The fluidized air charging tube 26, (indicated diagrammatically in the figure) is connected to an air charging source (not shown), to supply air to each air diffuser tube 24. Air supplied by the tube 26 comes out, as shown by the arrows in the figure, from each of the nozzle holes 25 of the air diffuser tubes 24. The refuse 28 along with the fluidizing medium 32 which is fed onto the air diffuser tubes 24 is fluidized by the air thus supplied, to form the fluidized bed 40.
A screw conveyor 46 is connected to a discharge port 22 of the incinerator body 10 to transfer to a separator, the fluidizing medium and the combustion residue which descends through the gaps between the air diffuser tubes 24.
The separator 44 contains a sieve 48 which separates the fluidizing medium 32 from the combustion residue 42. The combustion residue 42 remains on the sieve 48 and is discharged from a discharge port 45 of the separator 44. The fluidizing medium 32, after passing through the sieve 48, is fed back to the fluidized bed 40 via the charging port 37 through a circulation line 50 which may include, for example, a conveyor (not shown) which is connected to the separator 44.
Secondary air is supplied to the upper portion of the combustion chamber 20 of the incinerator body 10, by air intake nozzles 52 which are installed in the upper wall 16a.
A water spray 54 is provided which extends through the upper wall section 16a into the incinerator body 10 and includes an outlet tip 54a positioned above the fluidized bed 40. The spray 54 is connected to a water charging line 56.
A temperature sensor 58 for sensing the temperature of the fluidized bed 40 is provided on the inside of the side wall 16c. The value detected by the sensor 58 is input to a control unit 62 through a signal line 60.
A control valve 66 is connected to the water charging line 56, in order to regulate the volume of water 64 sprayed onto the fluidized bed 40 from the spray 54. Based on the temperature value detected by the temperature sensor 58, the control unit 62 controls valve 66 through a control signal line 68 so that the temperature of the fluidized bed 40 is maintained in the range from 520° to 650° C.

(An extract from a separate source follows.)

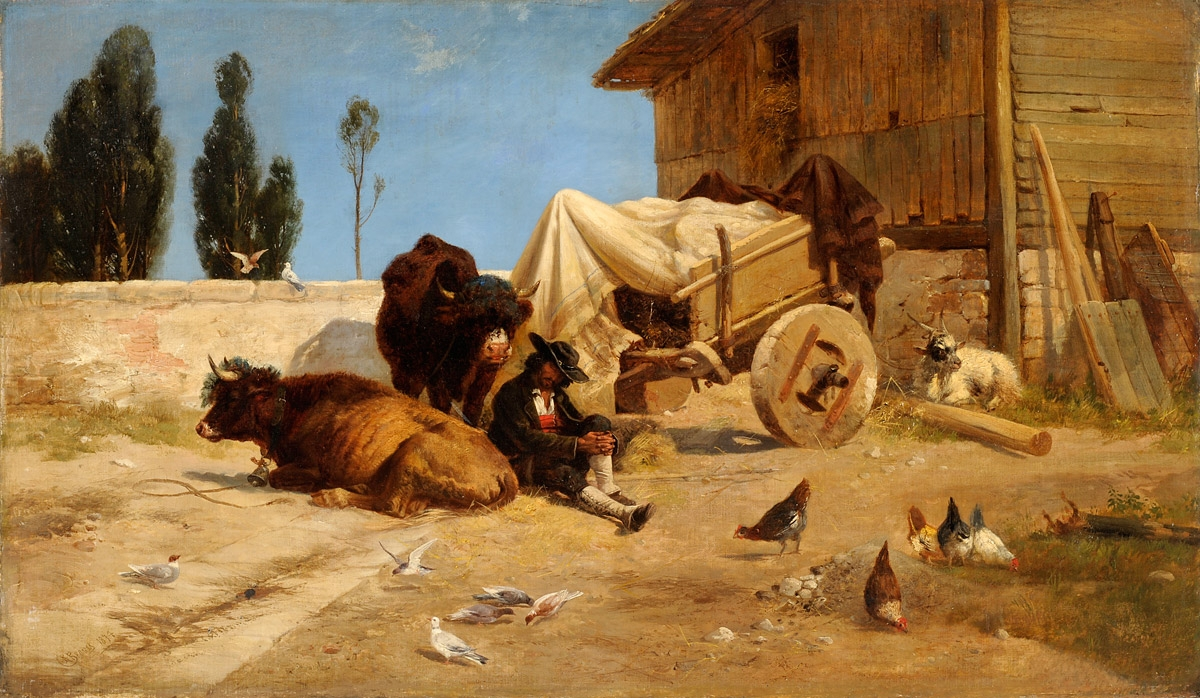 Siesta. Signiert. Datiert 1874. Öl/Lwd., 75 x 125 cm.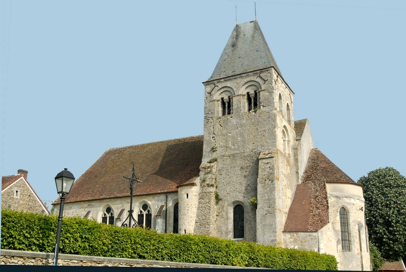 Église de Montlevon.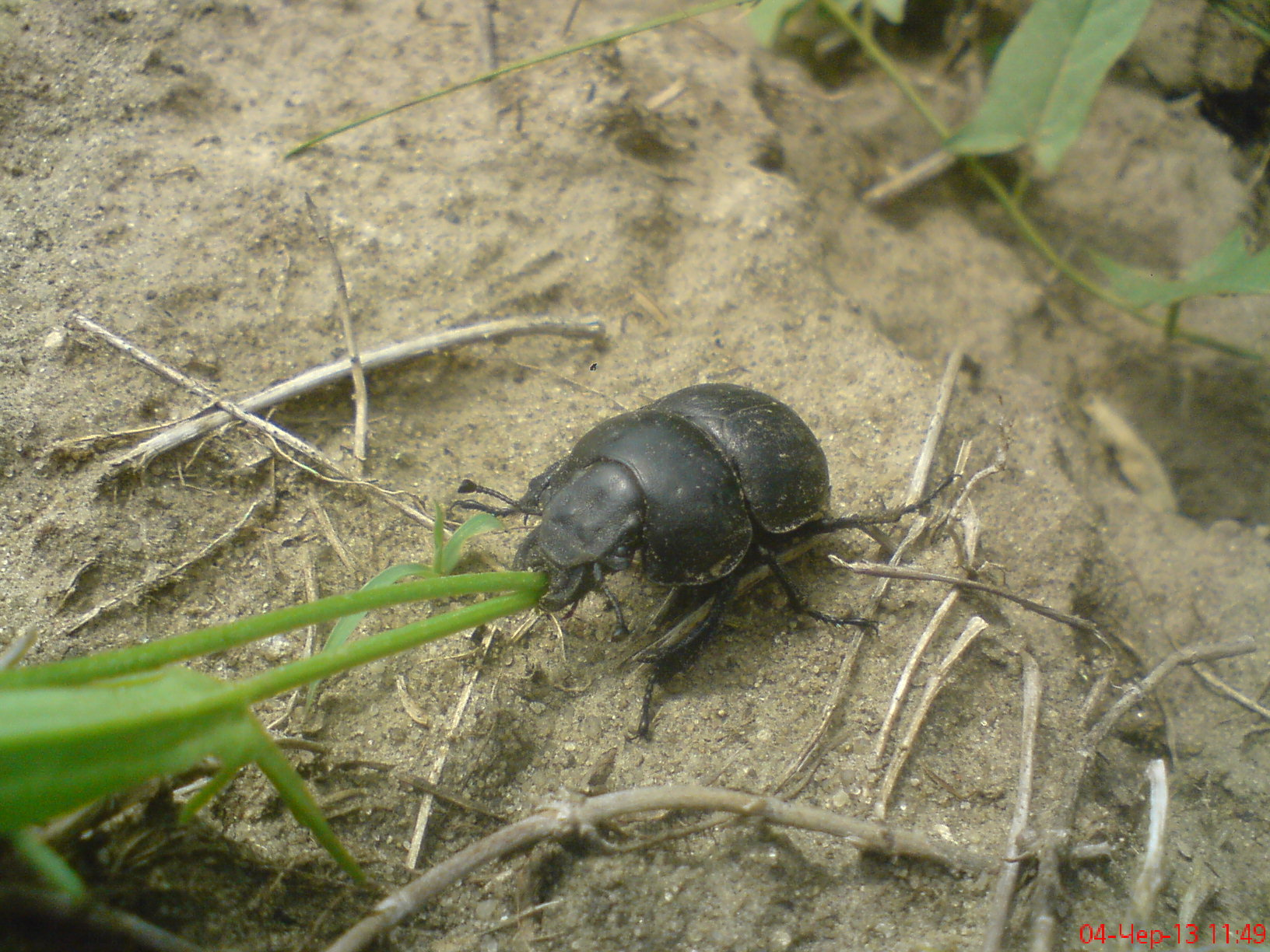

The method for burning the refuse in the fluidized bed incinerator will now be explained. The refuse 28 is fed onto the air diffuser tubes 24 inside incinerator body 10, via the duct 30 from the precipitator 31, and the fluidizing medium 32 is supplied through the charging port 37 from the circulation unit 50.
The fluidizing air is supplied to each air diffuser tube 24 from the fluidizing air charging tube 26, and the primary air is blown out, as shown by the arrows in figure, from each nozzle 25 of the air diffuser tubes 24.
The refuse 28 and the fluidizing medium 32 which are supplied onto the air diffuser tubes 24, are fluidized by the primary air blown in from the nozzles 25.
A number of start-up burners are provided inside the incinerator body 10 (not shown in the figure), for igniting the refuse 28 during initial start-up of the incineration operation. When combustion of the refuse 28 inside the fluidized bed 40 becomes sustained by the fluidizing air, the ignition by burners is terminated.
Some of refuse 28 undergoes pyrolysis and generates pyrolysis gas by the combustions heat of the refuse 28 inside the fluidized bed 40. The pyrolysis gas, containing H2, CO and hydrocarbonaceous gases, is burned with the secondary air which is blown in, as shown by the arrow 52a, from the nozzles 52 in the combustion chamber 20, on the upper part of the inside of the incinerator body 10.
The ratio of the primary air blown out of the air diffuser tubes 24 to the secondary air blown out of nozzles 52 is adjusted to a range of from 2:3 through 3:3, and preferably at 1:1, and further, the total air supplied is adjusted to be from 1.4 to 1.7 times the theoretical volume of air required for combusting the refuse.
The exhaust gas produced as a result of the combustion of refuse 28 and the pyrolysis gas are exhausted out of the incinerator through the exhaust port 19. This exhaust contains a large amount of heat and therefore can be utilized to preheat the water of boilers etc. Smut contained in the exhaust can be removed by an electrostatic precipitator after its use as a heat source.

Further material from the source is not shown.